The notion of ‘journal agnostic’ reviewing is nonetheless at proof-of-principle stage, says Bernd Pulverer, EMBO’s head of scientific publications. But he sees merit in getting each peer-reviewed preprints and traditional journals, which, he says, give “real added worth in condensing and stratifying information”.

That view is shared by Maria Leptin, president of the European Analysis Council. “If I want to discover about a new field that is not core to my personal, then I want a trustworthy supply that filters for common interest,” she says. “eLife now does its filtering upstream, in a non-transparent, unaccountable way.”

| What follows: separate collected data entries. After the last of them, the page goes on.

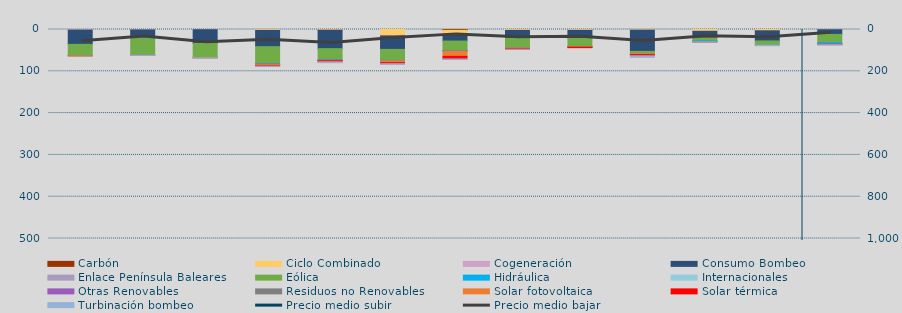
| Category | Carbón | Ciclo Combinado | Cogeneración | Consumo Bombeo | Enlace Península Baleares | Eólica | Hidráulica | Internacionales | Otras Renovables | Residuos no Renovables | Solar fotovoltaica | Solar térmica | Turbinación bombeo |
|---|---|---|---|---|---|---|---|---|---|---|---|---|---|
| 0 | 0 | 754.5 | 626.3 | 34195.3 | 0 | 26304.6 | 431 | 0 | 574.8 | 3.9 | 78.7 | 0 | 0 |
| 1 | 0 | 527.6 | 537.7 | 17096.8 | 0 | 43158.6 | 57.1 | 0 | 178.1 | 0 | 29.6 | 0 | 157.5 |
| 2 | 0 | 33.9 | 492.3 | 32860 | 204 | 33430.9 | 70.8 | 0 | 339.4 | 109.7 | 324.3 | 0 | 570.1 |
| 3 | 0 | 1823.5 | 445.3 | 38830 | 0 | 40976.3 | 479.9 | 0 | 886 | 0.2 | 2434.6 | 1489.3 | 549.6 |
| 4 | 543 | 1288.6 | 238.655 | 43678.268 | 0 | 27098.515 | 150.455 | 0 | 982.208 | 13.2 | 761.432 | 2474.8 | 2164.5 |
| 5 | 0 | 14634.199 | 838.098 | 32075.867 | 0 | 26340.743 | 533.073 | 0 | 507.085 | 0 | 4421.722 | 2509.099 | 1924.625 |
| 6 | 1932.082 | 9683.392 | 448.406 | 15579.715 | 0 | 23351.965 | 345.088 | 0 | 633.184 | 108.783 | 12157.29 | 6064.342 | 913.05 |
| 7 | 0 | 2088.417 | 56.138 | 18984.933 | 0 | 23010.334 | 40.779 | 0 | 39.002 | 82.474 | 1741.959 | 1100.186 | 17.7 |
| 8 | 20 | 1489.042 | 599.786 | 18456.273 | 0 | 20881.86 | 87.748 | 0 | 304.724 | 12.55 | 573.462 | 1034.589 | 0 |
| 9 | 0 | 1431.5 | 183.958 | 50768.847 | 0 | 5100.208 | 273.474 | 0 | 90.045 | 0 | 2259.405 | 2752.042 | 3910.508 |
| 10 | 0 | 4345.9 | 27.314 | 15616.296 | 0 | 6806.453 | 2149.971 | 0 | 152.334 | 42.654 | 44.067 | 19 | 204.333 |
| 11 | 0 | 3059.067 | 0 | 24243.492 | 0 | 10425.232 | 13.796 | 0 | 0 | 0 | 9.194 | 0 | 1113.3 |
| 12 | 0 | 0 | 655.675 | 11045.084 | 0 | 19430.531 | 3297.137 | 0 | 1221.2 | 4.575 | 380.934 | 279.19 | 100 |

The triage stage shouldn’t be observed as this type of filter, says Eisen. “People are made use of to operating in a globe exactly where look in a journal tells you about the high quality, audience or import of a study. This is precisely what we are attempting to adjust,” he says. He argues that the quick editorial summary eLife appends to its articles serve as high quality guides for readers. They grade the significance of the findings (landmark, basic, significant, precious, helpful) and assess the strength of their assistance (exceptional, compelling, convincing, strong, incomplete, inadequate).

A lot more consultation?

Endocrinologist Mone Zaidi at Icahn College of Medicine at Mount Sinai, New York City, is 1 of eLife’s 4 remaining deputy editors and has been attempting to mediate the challenge. He admires Eisen’s vision, he says, “but any new, transformative adjust has to be completed in a cautious manner, with purchase-in from the community”.

Collectively with some of his colleagues, he is attempting to persuade Eisen to slow down, to steer clear of mass resignations and to establish milestones to assess the effects the modifications would have on the lives of operating scientists. “There has to be consultation and danger-mitigation plans,” he says.

The deputy editor who stood down, cell biologist Anna Akhmanova at the University of Utrecht in the Netherlands, shares Zaidi’s view. She says she helped to create the new program, but stepped down as deputy editor due to the fact it was becoming pushed by way of as well quickly. “We need to have evolution, not revolution — lots of tiny, cautious methods to attempt to move the neighborhood towards what would be a superior publishing program,” she says.

Eisen says he has currently responded to issues by extending — for a quick time — the deadline for the normal reviewing program. “We count on items to evolve in exciting methods as persons start off to see the benefits and possibilities of not creating publishing choices.”

eLife is performing a huge and exciting experiment, nevertheless it functions out,” says stem-cell biologist Fiona Watt, a former eLife deputy editor who is now EMBO’s director. “My sense as a scientist is that the publishing landscape is altering once again.”